When Han Solo welcomed us back

Star Wars: Episode VII—The Force Awakens

Writers: J.J. Abrams & Lawrence Kasdan and Michael Arndt Director: J.J. Abrams

Thursday morning. April 16, 2015. A gas station in Primm, Nevada. Two travelers are on their way back from Las Vegas, the aura of sin and regret still hovering around them. One gets out to refill the gas tank. The other stares out the window, no thoughts, just the late nights of the trip catching up to him. Then. Suddenly. He remembers. It’s the first day of Star Wars Celebration Anaheim. The new teaser trailer for The Force Awakens is probably on the Internet.

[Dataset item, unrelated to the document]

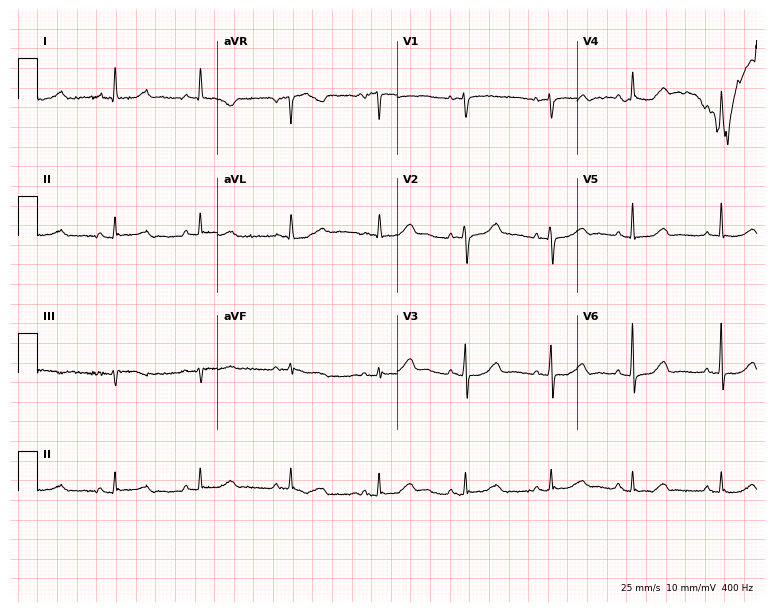
Resting 12-lead electrocardiogram (7.3-second recording at 400 Hz). Patient: an 83-year-old female. Read as a normal ECG.

He has friends at the convention and he himself will be there tomorrow. The trailer was going to be shown and, battling rising levels of jealousy, he pulls out his phone to find the video on YouTube. Service is bad out here, but the one minute and fifty-nine second video starts playing. It’s slow at first, taking its magnificent time to introduce us to the new faces of Rey, Finn, Poe Dameron, and Kylo Ren. Luke Skywalker’s dialogue from Return of the Jedi fades away as the music starts to swell, the action picks up, explosions rock the screen and send us into darkness…where we hear Han Solo say, “Chewie…” Fade up and Han Solo and Chewbacca are standing on the Millennium Falcon. He finishes, “…we’re home.”

And that is the story of how I, a full grown and somewhat functional adult, cried in Primm, Nevada, because of the words of Han Solo.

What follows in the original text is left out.